Closed Quuxplusone closed 4 years ago
Bugzilla Link | PR42035 |
Status | RESOLVED FIXED |
Importance | P enhancement |
Reported by | David Bolvansky (david.bolvansky@gmail.com) |
Reported on | 2019-05-27 10:21:31 -0700 |
Last modified on | 2020-05-28 06:13:24 -0700 |
Version | trunk |
Hardware | PC Linux |
CC | craig.topper@gmail.com, llvm-bugs@lists.llvm.org, llvm-dev@redking.me.uk, spatel+llvm@rotateright.com |
Fixed by commit(s) | rG410667f1b74c |
Attachments | |
Blocks | |
Blocked by | |
See also | PR38788, PR38522 |
Current codegen https://godbolt.org/z/7x53rr
(In reply to David Bolvansky from comment #0)
> // test for zero [ptest x, x]
> bool bad2(__v16qu x) {
> return __builtin_ia32_ptestz128(~__v16qu(), x == 0);
> }
>
> bad2(unsigned char __vector(16)): // equivalent to testing scalars for 0
> vpxor %xmm1, %xmm1, %xmm1
> vpcmpeqb %xmm1, %xmm0, %xmm0
> vpcmpeqd %xmm1, %xmm1, %xmm1
> vptest %xmm0, %xmm1
> sete %al
> ret
I'm not sure this proposal is correct.
__builtin_ia32_ptestz128(~__v16qu(), x == 0) performs:
if any of the elements of <16 x i8> x == 0 (elt result == -1) then return 0
if all of the elements of <16 x i8> x != 0 (elt result == 0) then return 1
__builtin_ia32_ptestz128(x, x) performs:
if any of the 128 bits of x is true then return 0
if all of the 128 bits of x is false then return 1
(In reply to David Bolvansky from comment #0)

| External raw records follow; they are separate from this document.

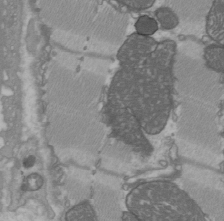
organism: C57BL Mouse
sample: Heart
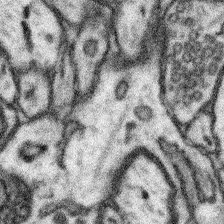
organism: Mouse
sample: Somatosensory cortex neuropil
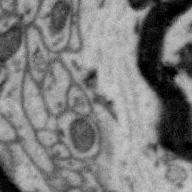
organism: Zebra finch
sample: Brain
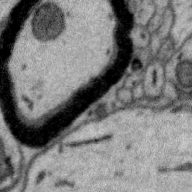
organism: Zebra finch
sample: Brain
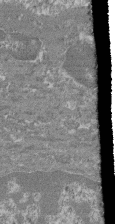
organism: Mouse
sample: Glomerulus
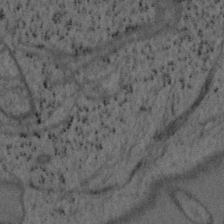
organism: Human
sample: HeLa cells
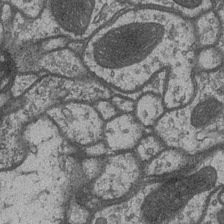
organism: Drosophila
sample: Optic medulla
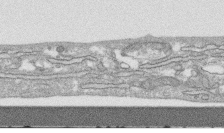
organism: Human
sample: CRL-1474
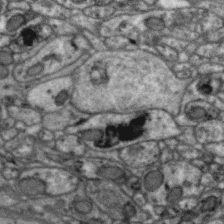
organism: Zebra finch
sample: Brain
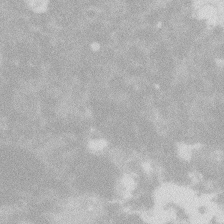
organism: Zebrafish
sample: Macrophage
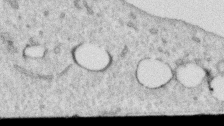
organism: Human
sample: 1205lu cells
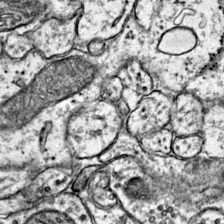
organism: Mouse
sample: Primary visual cortex
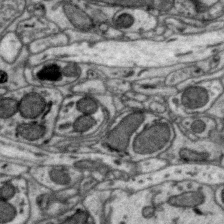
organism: Zebra finch
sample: Brain
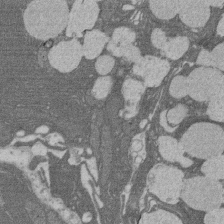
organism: Rat
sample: Salivary granule
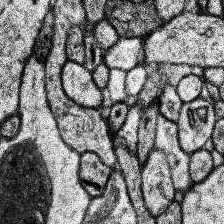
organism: Human
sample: Temporal Lobe
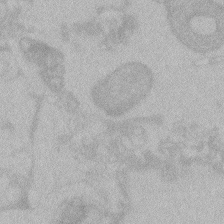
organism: Zebrafish
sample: Macrophage infected with Toxoplasma gondii
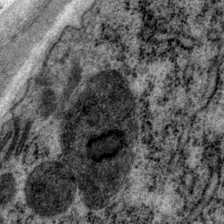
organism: P. pacificus
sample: Pharynx
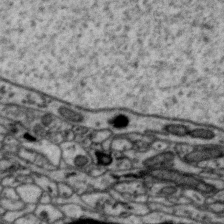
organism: Zebra finch
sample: Brain
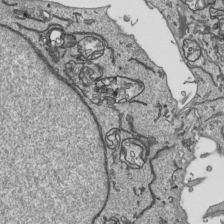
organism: Human
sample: Mitochondria in HCT116 cells
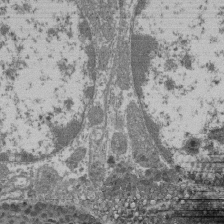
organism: Mouse
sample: Glomerulus
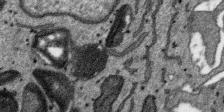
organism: Human
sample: Lung epithelial cells, uninfected (mock) control
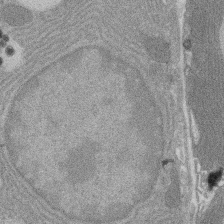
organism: Rat
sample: Salivary granule
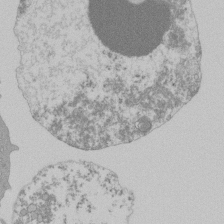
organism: Mouse
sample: Activated Pmel transgenic CD8+ T Cells
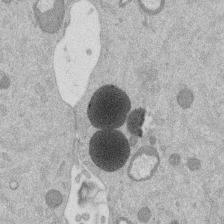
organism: Mouse
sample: Dividing mouse embryo 1 cell stage
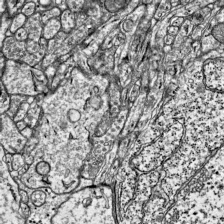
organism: Mouse
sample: Visual Cortex
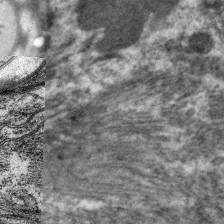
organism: C. elegans
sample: Pharynx
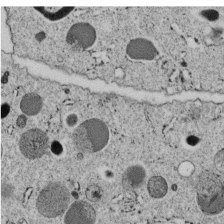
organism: C. elegans
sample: C. elegans embryo early stage
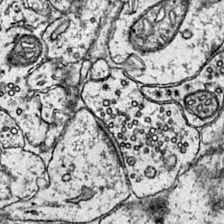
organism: Mouse
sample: Primary visual cortex
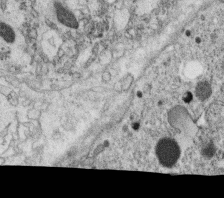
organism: C. elegans
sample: C. elegans oocyte; sperm cells
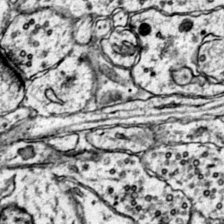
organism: Mouse
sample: Primary visual cortex
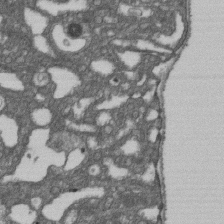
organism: Drosophila
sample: Nephrocyte
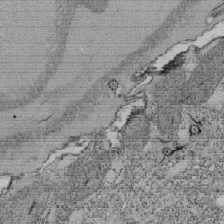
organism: Tetrahymena
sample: Cilia in tetrahymena
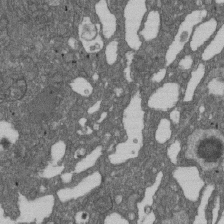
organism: Drosophila
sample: Nephrocyte
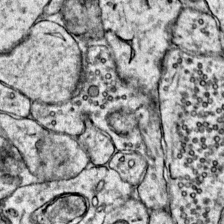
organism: Mouse
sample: Primary visual cortex
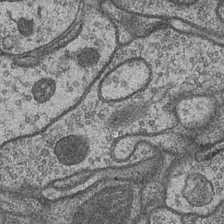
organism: Drosophila
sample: Optic medulla
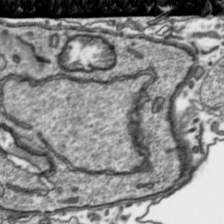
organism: Toxoplasma gondii
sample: Parasites in a vacuole inside a host cell
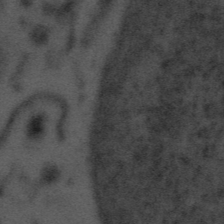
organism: Tuwongella immobilis
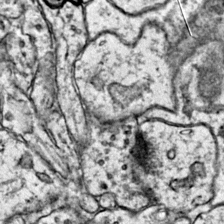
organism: Mouse
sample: Primary visual cortex
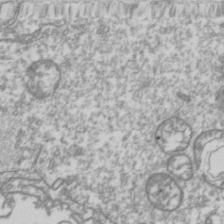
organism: Drosophila
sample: Cell division; meiosis; drosophila spermatocytes
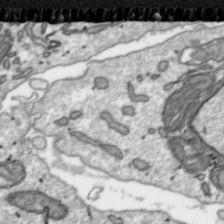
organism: Toxoplasma gondii
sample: Parasites in a vacuole inside a host cell
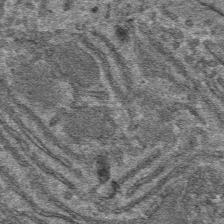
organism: Mouse
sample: Mouse hepatocytes
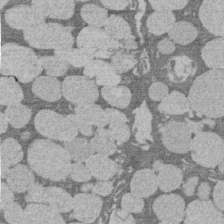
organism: Rat
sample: Salivary granule
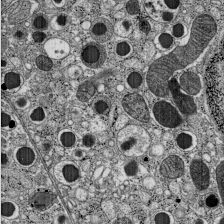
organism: C57BL Mouse
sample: Pancreatic islet
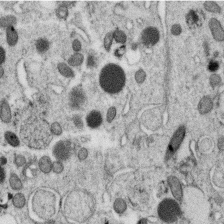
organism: C. elegans
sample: C. elegans oocyte; sperm cells
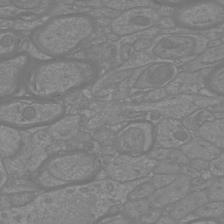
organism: Mouse
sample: Cortical neurons
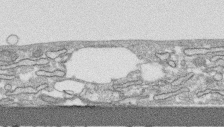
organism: Human
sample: CRL-1474
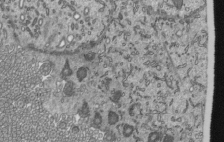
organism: Mouse
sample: Mouse epididymis efferent ductule cilia
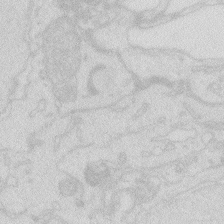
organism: Zebrafish
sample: Macrophage
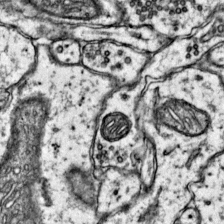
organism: Mouse
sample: Primary visual cortex
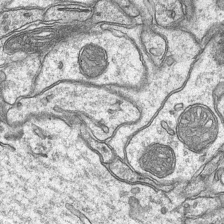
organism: Mouse
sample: CA1 Hippocampus
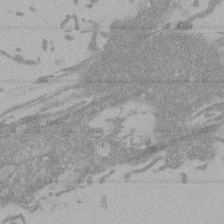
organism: Mouse
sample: ED-1 cell nuclei; centrioles
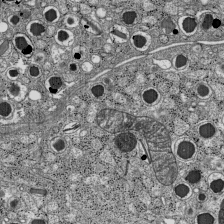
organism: C57BL Mouse
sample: Pancreatic islet
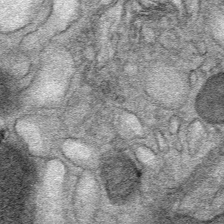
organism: Mouse
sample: Mouse Salivary gland
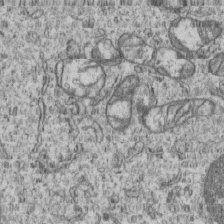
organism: Human
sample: MDA-MB-231 cells
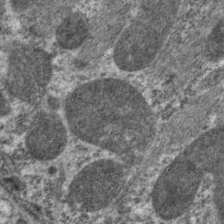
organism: C. elegans
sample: Pharynx
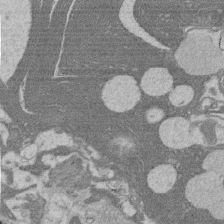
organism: Rat
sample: Salivary granule
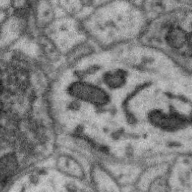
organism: Zebra finch
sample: Brain
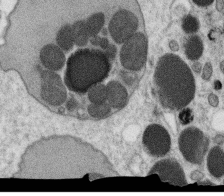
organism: C. elegans
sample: C. elegans oocyte; sperm cells
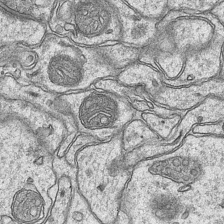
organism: Mouse
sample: CA1 Hippocampus
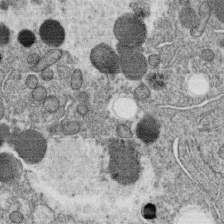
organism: C. elegans
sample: C. elegans oocyte; sperm cells
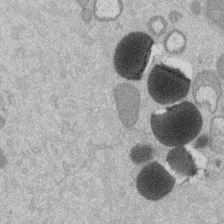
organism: Mouse
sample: Dividing mouse embryo 1 cell stage
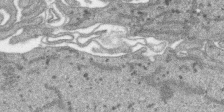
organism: Human
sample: Lung epithelial cells infected with SARS-CoV-2
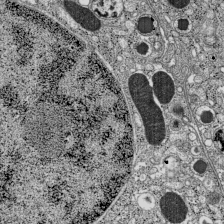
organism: C57BL Mouse
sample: Pancreatic islet

> using __v16qu [[gnu::vector_size(16)]] = unsigned char;
>
> // test sign bit [ptest 0x808080..., x]
> bool bad(__v16qu x) {
> return __builtin_ia32_ptestz128(~__v16qu(), x > 0x7f);
> }
For sign bit only testing we're probably better off using movmsk:
https://godbolt.org/z/ziJUst
Yeah, movmsk should be better choice.
Resolving - converting the sign bit variant to movmsk landed at D80563/rG410667f1b74c
As discussed, nothing else seems to viable.